-- Source information --
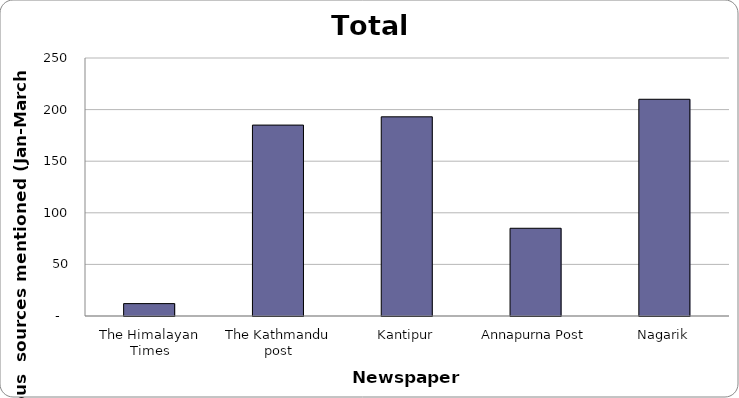
| Category | Series 0 |
|---|---|
| The Himalayan Times | 12 |
| The Kathmandu post | 185 |
| Kantipur | 193 |
| Annapurna Post | 85 |
| Nagarik | 210 |

-- Goal of the exercise --
The reply must consist solely of the lines from the one containing "Times | 12 |" through the last line of the data, reproduced exactly.

-- Answer section --
| The Himalayan Times | 12 |
| The Kathmandu post | 185 |
| Kantipur | 193 |
| Annapurna Post | 85 |
| Nagarik | 210 |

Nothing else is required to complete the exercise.